2.3.2. Analysis of Speed Fluctuation

The photoelectric sensor was produced by Chinese Donghua testing company (DH5640 photoelectric sensor). The reflective label was attached to the transmission shaft of the axial threshing cylinder. The laser tube was directed to the reflective label to emit laser light. Then, the reflective label returned part of scattered light to the sensor receiver and became a pulse output through the internal processing circuit. The performance index and technical parameters of the DH5640 photoelectric sensor are shown in Table 2.

2.4. Vibration Test of Bearing Housing

The DHDAS dynamic signal analysis system, DH5902 signal acquisition instrument, signal generator, computer, and 356A16 three-component acceleration sensor were used to test the vibration of the bearing housings. The DH5902 signal acquisition instrument is shown in Figure 5.

The modal test equipment component is shown in Table 3.

3. Results and Discussion

3.1. Finite Element Analysis of Axial Threshing Cylinder

The mode shapes under the no-load state were solved by ANSYS Workbench, which are shown in Figure 6.

(a)

(b)

(c)

(d)

(e)

(f)

(g)

(h)

The mode characteristics and frequencies of the first eight modes of cylinder II are shown in Table 4. The x direction represented the front and back directions, and the increasing direction represented the back direction. The y direction represented the up and down directions, and the increasing direction represented the up direction. The z direction represented the left and right directions, and the increasing direction represented the right direction.

Modality had infinite orders. Since the low-order vibration had a great influence on the structure of cylinder II, only the first 8 modes of cylinder II were taken for analysis. Tang et al. solved the restricted and working modalities of the tangential threshing cylinder by ANSYS software [25]. Some of the mode characteristics of the axial threshing cylinder were similar to those of the tangential threshing cylinder. Because the structures of cylinder II and the tangential threshing cylinder were similar, the results obtained by finite element analysis had certain credibility.

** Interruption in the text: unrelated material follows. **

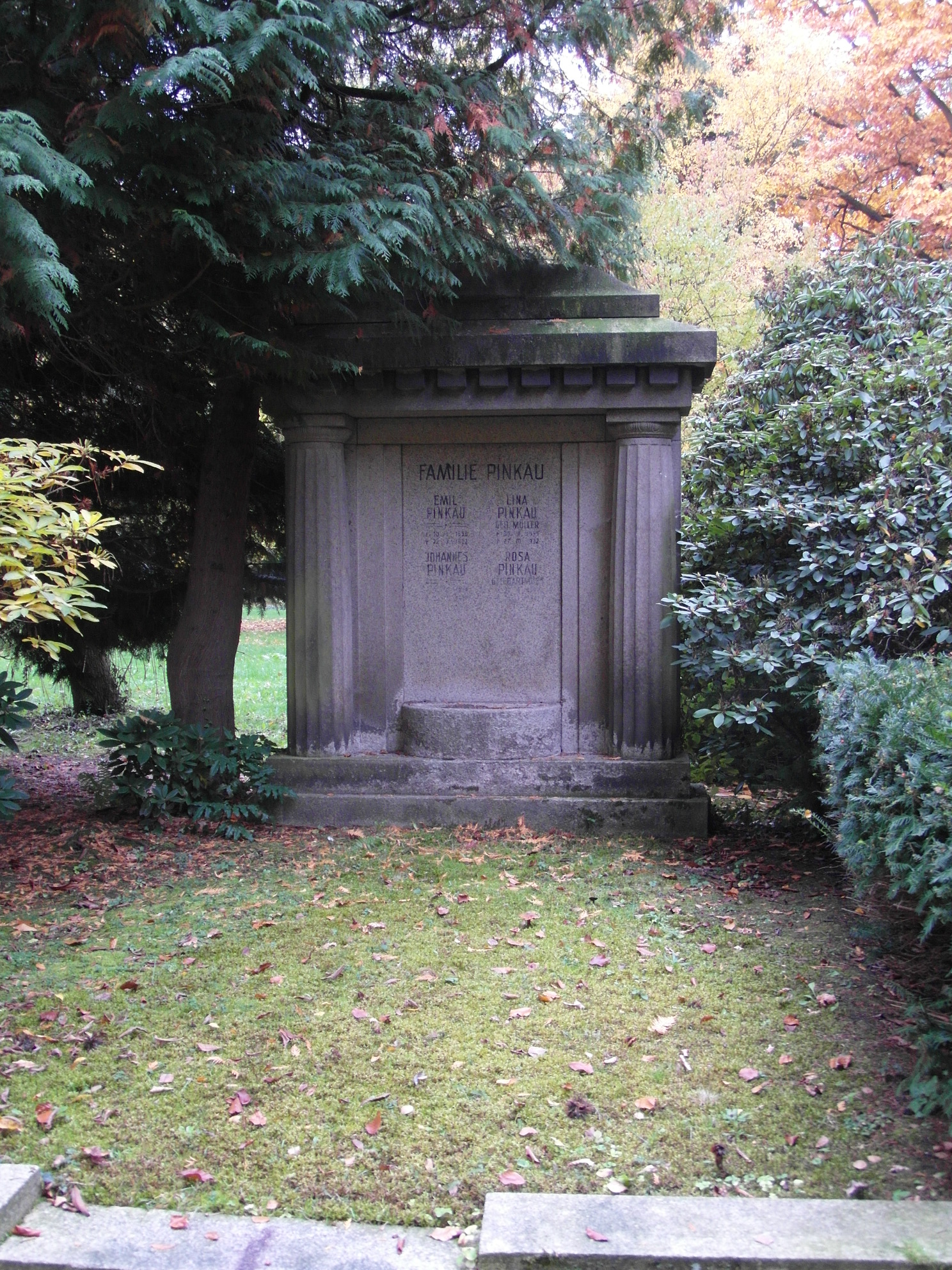 Heutige Grabstätte Familie Emil Pinkau

It can be seen from Table 4 and Figure 6 that the natural frequencies of the 1–8th modes were below 160 Hz. The 2nd order and 3rd order modes were local modes of the middle wheel, and the other modes were all holistic modes. When the external excitation frequency is in the range of 50–75 Hz, the middle wheel may become the local weak point. The rated speed of cylinder II was lower than 1000 rpm. The range of 13.36–20.04 Hz should be avoided for the natural frequencies of cylinder II from the perspective of avoiding resonance. The 1st order natural frequency of cylinder II was 20.288 Hz, which conformed to the standard and cannot cause the resonance.

Due to the external influences caused by the modal changes, Chen et al. studied the modal of the axial-flow pump rotor system in water and the impact of water on the modal to avoid resonance [26]. The axial threshing cylinder would be entangled by rice under the threshing state. So the modal of the axial threshing cylinder probably changed and caused the resonance. Using the same method to simulate the modality of cylinder II in the state of containing rice, the results were similar to the modality under no-load state.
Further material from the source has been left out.